お家騒動と訴訟リスク

お家騒動って?

お家騒動とは、本来は江戸時代の大名家における家督争いなどによる内紛のこと。日本の3大お家騒動として「加賀騒動」、「黒田騒動」、「伊達騒動」があります。加賀騒動では、先代の藩主吉徳から寵愛を受けていた大槻伝蔵が吉徳の側室真如院と不義密通し、真如院の子を藩主にさせようと画策、現藩主の毒殺を図ったが失敗、それにより旧吉徳勢力が大粛清されるという事態がおこっています。

中小企業に多いお家騒動。

現在も週刊誌にお家騒動という言葉はよく使われています。特にお家騒動は先代の社長の死後に発生することが多く、それゆえ相続は争族とも揶揄されるぐらいです。例えば、京都老舗の職人用のかばん屋さんのケースでは、誰を後継者にするかは遺言状により当時社長であった3男となっていましたが、その後遺言状が新たに発見されます。それによると、会社の後継者は銀行員であった長男ということに。新たに発見された遺言状に疑問を感じた3男は遺言の無効を求め提訴しますが裁判に負け、その結果社長だった3男は会社を解雇されます。

問題は誰が株式を持つか。

上記のかばん屋さんのケースでは、遺言状で誰にどれだけのかばん屋の株式を相続させるかが問題となりました。当初の遺言状では、株式の67%を三男夫妻に、33%を四男に、銀行預金のほとんどは長男に相続とされていましたが、新たに発見された遺言状では株式80%を長男に、20%を四男にというものでした。これにより、大多数の株式=実権を握った長男が3男を追い出すことができたのです。

会社は誰のもの?株式数でできること。

会社の株式を持っている割合によって、掌握できる権力が違います。会社の実権を握るためには、少なくとも50%超の株式を保有しておいた方がいいでしょう。例えば、他人に出資を求める場合、50%超の株式出資を受けた時点であなたは雇われ社長。いつでも首を切ることができるまな板の鯉です。
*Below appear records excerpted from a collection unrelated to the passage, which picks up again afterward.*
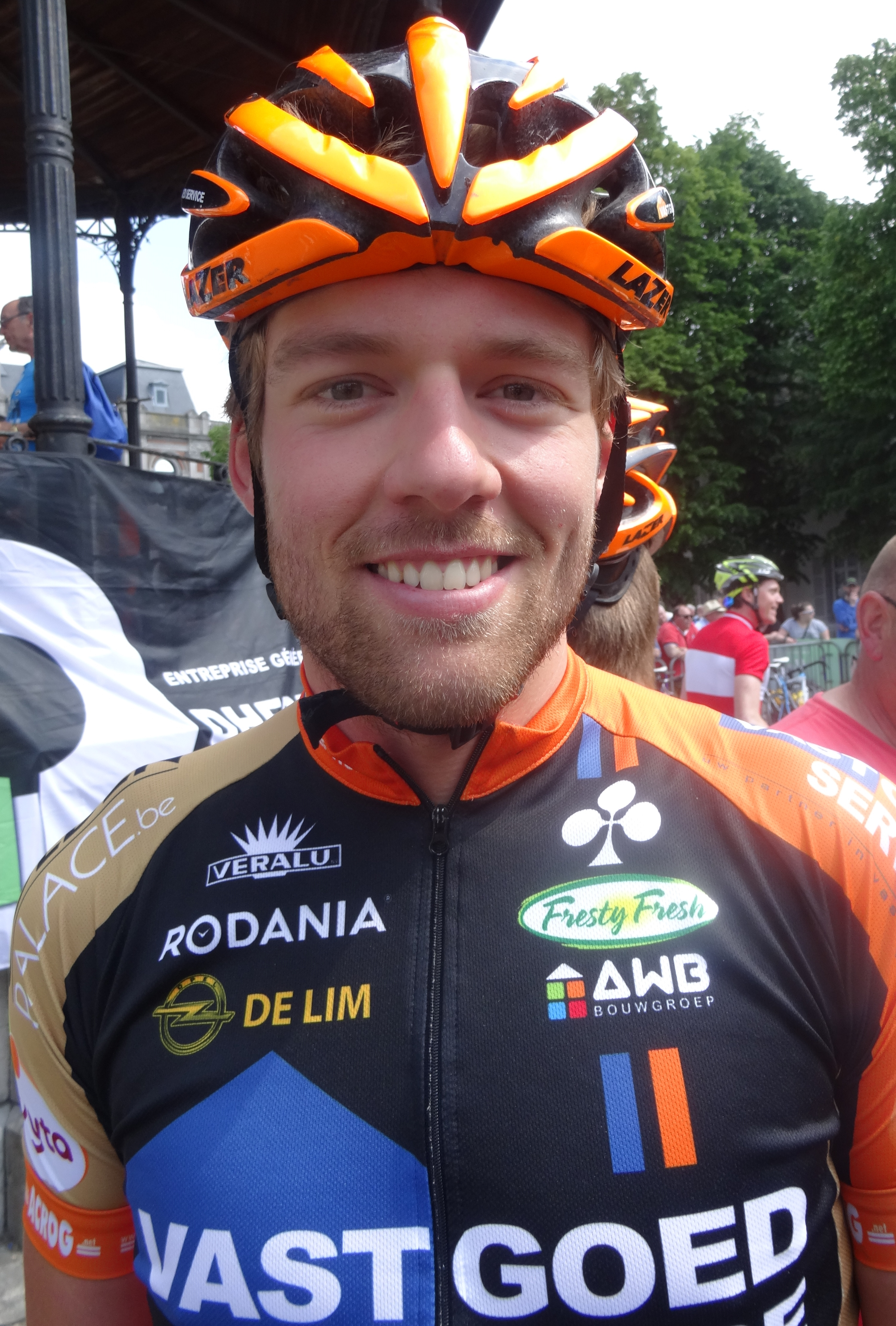 Reportage réalisé le samedi 17 mai à l'occasion du départ du Grand Prix Criquielion 2014 à Boussu, Belgique.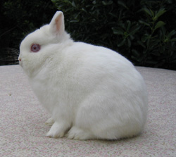 Roodoog Pool, eigen dier, eigen foto. U kan soortgelijke foto's en ook andere bekijken op mijn website De foto werd gemaakt op 6/2/2004 met een canon digitale camera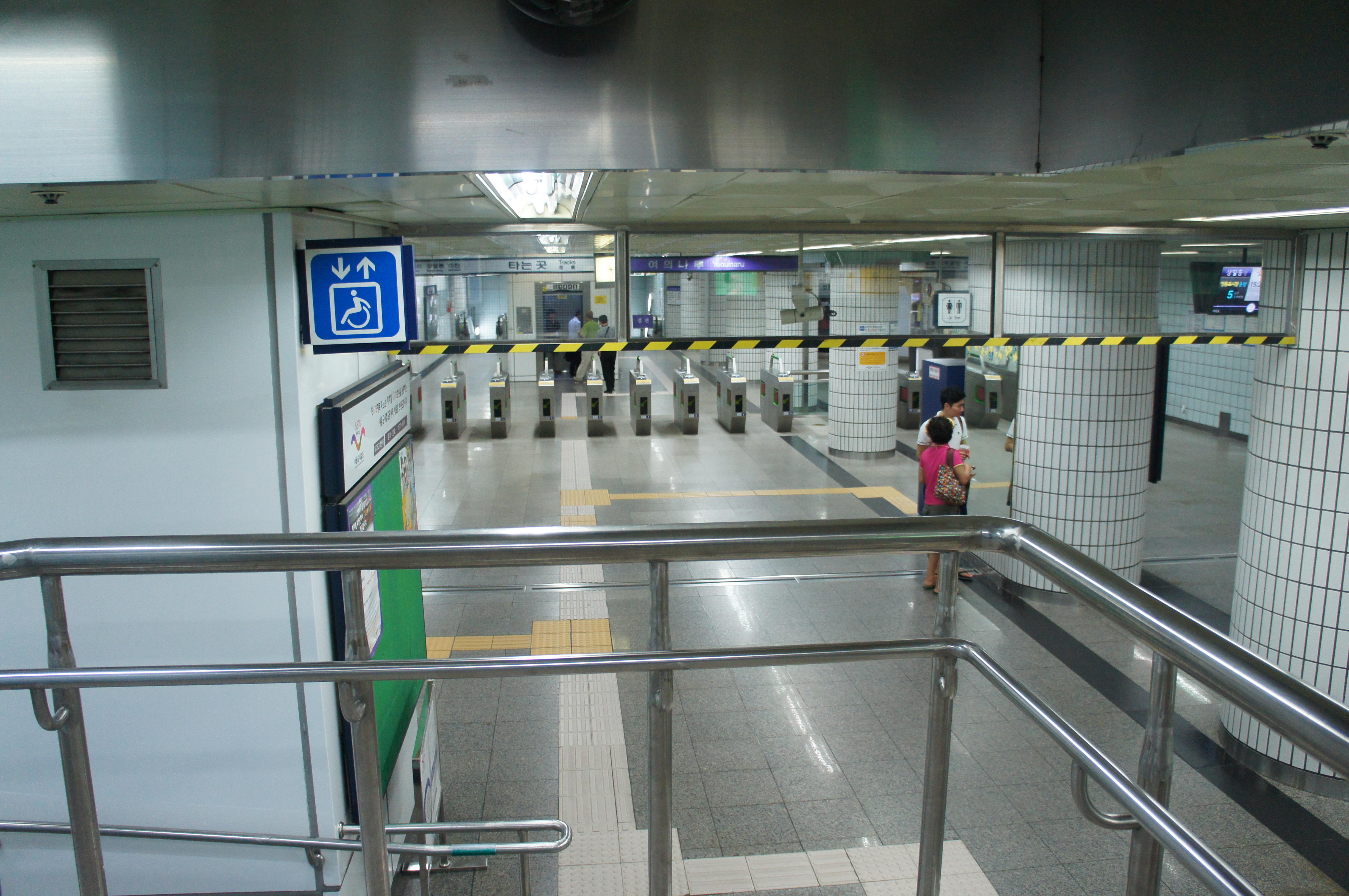 여의나루역 대합실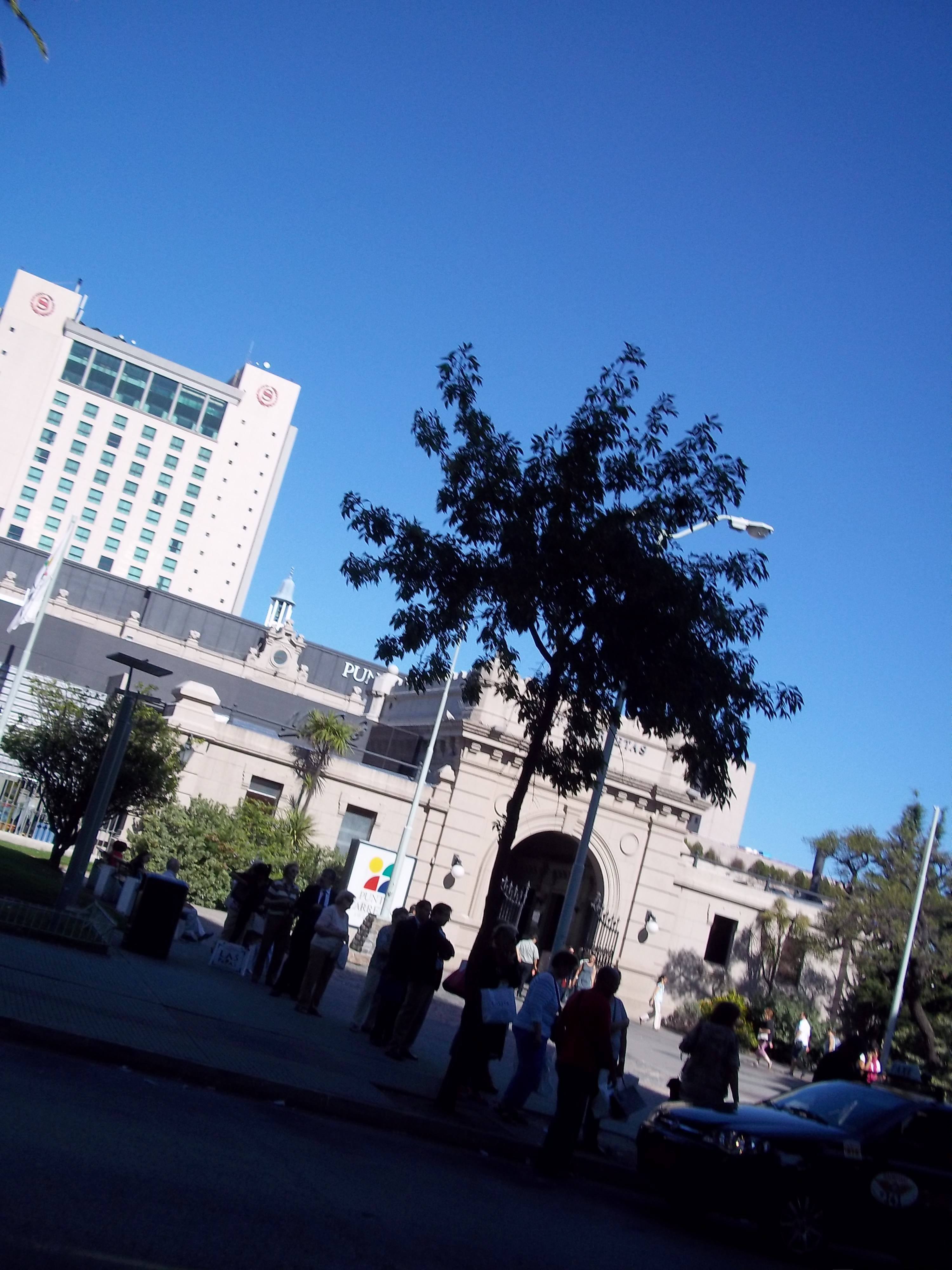 Entrada principal del Punta Carretas Shopping, Montevideo, Uruguay.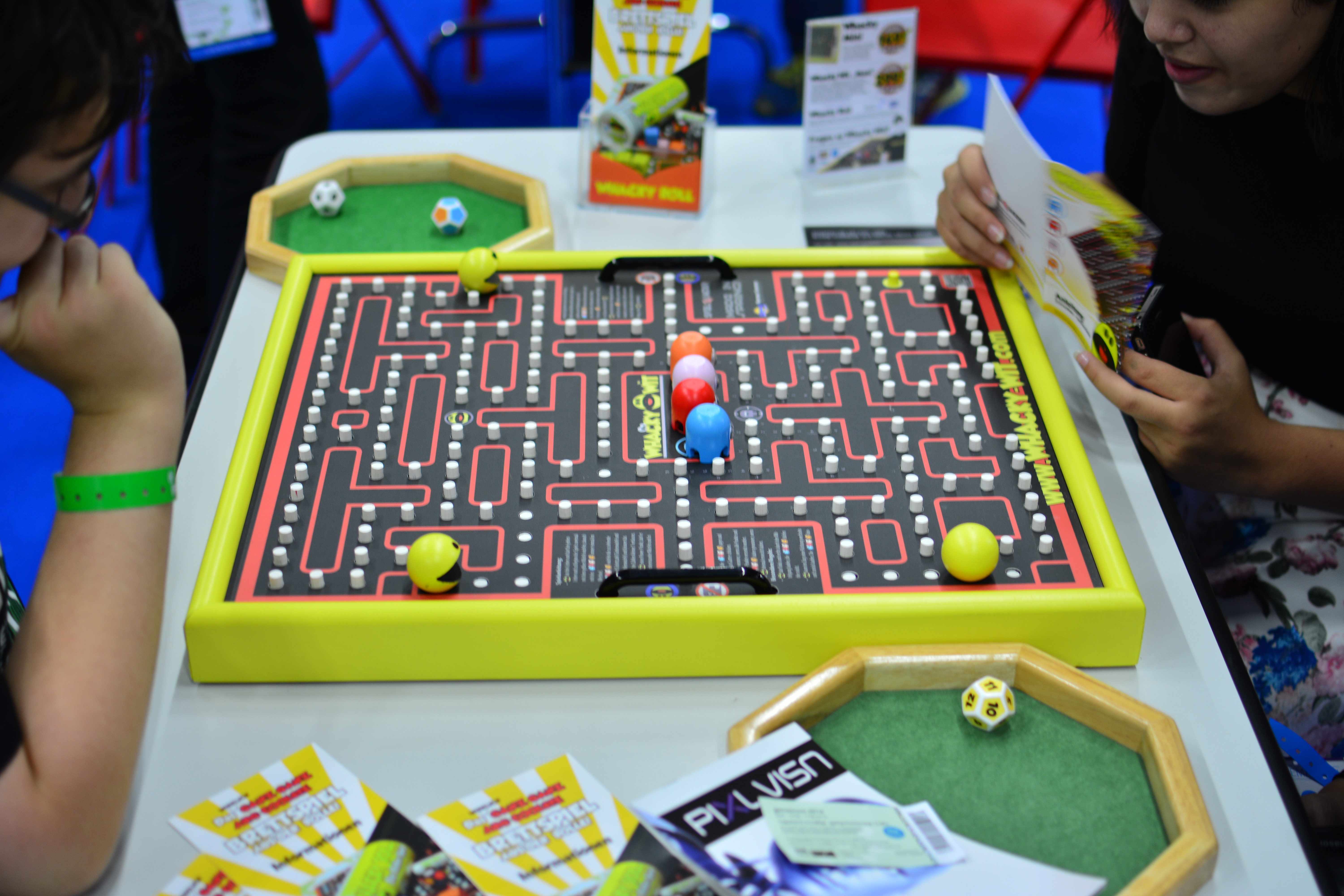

発行済株式の1/2超を保有 会社の経営権獲得(株主総会での取締役・監査役の選任・解任・報酬額決定・計算書類の承認など)

お家騒動と株主代表訴訟のリスク

株主代表訴訟については、株式の保有数については制限はありません。したがって非上場会社の株主であれば、株式1株でも有していれば株主代表訴訟をすることができます。中小企業では株主代表訴訟といえば会社の内紛の傾向が強く、背任などの会社経営上の違法な行為(社長の公私混同による使い込みなど)に対して、身内の親族から提訴される場合があります。この場合には、違法な行為をする方が悪いのですが。。なお、株主代表訴訟は株主に対して損害賠償金を支払うものではなく、会社に対し損害賠償を支払うことになります。

お家騒動と密告のリスク

脱税の摘発は密告によるものも多く、身内のお家騒動から会社の内部情報が税務当局にリークされ、脱税調査に着手されることもあります。
実際に脱税をしているのならば言語道断ですが、嘘の密告をされる場合もあり、最悪身の覚えがないのに脱税犯扱いされるケースもあります。

老舗鞄屋のその後。

その後、追い出された3男の妻が起こした訴訟で遺言書が無効となり、その結果3男の解任も無効。追い出された会社の経営に復帰しました。
後から出てきた遺言状は実は偽物だったのでしょうか?一応、遺産をめぐる兄弟間の裁判争いは終結したようにみえましたが。。
現在、第2の遺書が偽物とした最高裁の判決を不服として起こされた高裁の裁判(平成24年11月9日大阪高裁判決)では、長男に80%の株式を相続させるとする遺書が、「偽造によるものであると認めることはできない」との判決が下されています。どうやらお家騒動は現在進行中のようです。。

お金は無いよりあった方が良いのですが。。

お金は幸せと一緒にトラブルも引き寄せてしまいます。もし商売が軌道に乗って次世代にその商売を引き継がせようと考えている場合には、特に注意が必要。一手でも間違えると幸せであった家族は崩壊し、下手すると会社自体潰れてしまうかもしれません。皆が納得できる後継者指名を生前にしなければ、後に残るのは身内間の骨肉の争い。考えるだけで、ぞっとしますね。相続対策で株式を分散させる手法もありますが、慎重にならざるを得ませんね。

結論は?

生きている内に相続対策と事業承継をしてしまう。多少お金がかかっても、自分の死により一家離散させるよりましなのです。